Is `Tasks.doNotTrackState` limited to Copy tasks?

Based on the description of Tasks.doNotTrackState, it is supposed to be used for a problem category that is related to Copy tasks, however I am wondering if it can be used in a more generic manner, for example to do replace an older API for turning off up-to-date checks:

tasks.register('myAdhocTaskThatHasNoTrackableInputs') {
    doNotTrackState 'This task should not have up-to-date checks...'
    // Previously wrote: outputs.upToDateWhen { false }
}

Real-life tasks could be anything whose inputs/outputs should not be tracked, for example:

  • Starts/stops services/daemons
  • Communicates with external services without depending on inputs

Thanks in advance.

Hi,

yes, the Task.doNotTrackState is meant to be used for other tasks than the copy task. For example your use-case is described here: Authoring Tasks

The documentation you are referring to are the upgrading notes, where we suggest to use the new method for fixing some deprecation warnings.

Cheers,
Stefan

Thanks, @Stefan_Wolf.

I still got problems though.

Release notes

I understand but even in the release notes where I kind of expect a more generic description of the problem, the same tie to the Copy task is described. I was expecting something less confusing, like, hey we added this new feature, but no, not just for that type of task… I think we can expect a little more clarity in the release notes that should explain what new features were added, and what’s in it for me. If I see it’s only for the Copy task, because that’s what I see, then how am I supposed to know that I’m wrong?

Coding consistency

There is also 1 thing I don’t understand and irritates me every time: coding inconsistency. Compare:

tasks.register('alwaysInstrumentClasses', Instrument) {
    classFiles.from layout.files(tasks.named('compileJava'))
    // ...
    doNotTrackState("Instrumentation needs to re-run every time")
}

Do you see the inconsistent use of optional parentheses and the mixed quoting styles? This is terribly frustrating for me because everyone copies your guide and they take it as “sacred”, thus inconsistent styles will be mass-produced throughout the world. If we didn’t have The Apache Groovy programming language - Style guide and Use Groovy consistently (Gradle best practice tip #18) - YouTube then we would be in an even worse place, I guess, although they seldom help the world due to copy-pasting and then being lazy about worrying about coding styles. I get it, you want to focus on Kotlin, but at the same time you abandoned your old coding styles so now there’s a mixup.

Hi again,

thank you for your feedback!

In the release notes, there is also a generic description of the problem in the section for plugin authors: Gradle 7.3 Release Notes
We should probably have linked the section from the one about the copy task.

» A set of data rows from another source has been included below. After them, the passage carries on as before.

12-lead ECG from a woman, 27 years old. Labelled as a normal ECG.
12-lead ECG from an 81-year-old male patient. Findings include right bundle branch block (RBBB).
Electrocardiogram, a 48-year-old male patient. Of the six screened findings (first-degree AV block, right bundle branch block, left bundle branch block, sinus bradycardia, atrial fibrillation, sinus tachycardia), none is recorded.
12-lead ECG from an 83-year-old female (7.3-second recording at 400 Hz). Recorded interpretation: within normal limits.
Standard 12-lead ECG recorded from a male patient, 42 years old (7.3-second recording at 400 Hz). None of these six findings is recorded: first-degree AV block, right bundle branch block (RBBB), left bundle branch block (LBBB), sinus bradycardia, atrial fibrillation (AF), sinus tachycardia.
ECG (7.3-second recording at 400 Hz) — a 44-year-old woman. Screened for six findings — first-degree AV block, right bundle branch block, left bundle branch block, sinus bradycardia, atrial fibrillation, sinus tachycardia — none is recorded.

About the code style: Yeah, we probably should have used from() with the braces. And use either ' for the string in doNotTrackState or convert all the other quotes to ". Note that we don’t want to focus on Kotlin DSL necessarily, we are committed to keep both DSLs around.
What we strive to do here is to have the two DSL samples somewhat consistent, so there isn’t much noise when switching between the two. Do you want to do a PR to fix the style in the sample?

Cheers,
Stefan

Oh, I see, I somehow didn’t read the section about plugin development… But to be fair, a section alone should be coherent enough on its own, because you know what readers do: they optimize… (And yes, this can also mean adding the right links.)

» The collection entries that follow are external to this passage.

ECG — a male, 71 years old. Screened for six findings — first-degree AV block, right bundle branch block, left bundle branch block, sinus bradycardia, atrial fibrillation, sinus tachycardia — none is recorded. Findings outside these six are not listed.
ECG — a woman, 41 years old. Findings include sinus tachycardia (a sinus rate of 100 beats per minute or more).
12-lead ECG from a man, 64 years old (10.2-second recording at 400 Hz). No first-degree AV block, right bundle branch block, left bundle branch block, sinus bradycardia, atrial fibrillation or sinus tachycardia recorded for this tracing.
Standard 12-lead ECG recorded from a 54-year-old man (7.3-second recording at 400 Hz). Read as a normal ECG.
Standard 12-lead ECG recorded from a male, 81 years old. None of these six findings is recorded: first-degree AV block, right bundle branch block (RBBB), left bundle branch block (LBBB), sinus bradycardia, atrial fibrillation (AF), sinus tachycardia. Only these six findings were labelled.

I’ll consider the PR (last time I was too busy for a similar offer, this time vacation time is coming, so we’ll see). However, some common Groovy style should be established, as right now I see there isn’t much. I’ve been so far doing this:

  • Use apostrophes if we don’t want string interpolation, otherwise quotes (the official Groovy style guide suggests this for readability).
  • I thought the idea of a Groovy DSL was to be a DSL, thus removing a lot of punctuation where not needed. Now we seem not to follow this anymore.

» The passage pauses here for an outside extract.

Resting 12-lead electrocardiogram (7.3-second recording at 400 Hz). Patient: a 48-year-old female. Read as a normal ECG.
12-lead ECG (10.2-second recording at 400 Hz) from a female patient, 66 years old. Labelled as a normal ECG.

At the end of the day, I don’t mind what style we do, but I prefer consistency. And it’s hard to do a PR if we don’t have that and doesn’t everyone (or most co-authors) follow it. And I hope that plugin authors still using/supporting the Groovy DSL will more often than not pick up what Gradle does.

@Stefan_Wolf , would it be possible to establish some style conventions first?

Hi.

We want to establish some style conventions, though we didn’t get to that, yet. And I don’t have an estimate when we will have time to establish a style guide.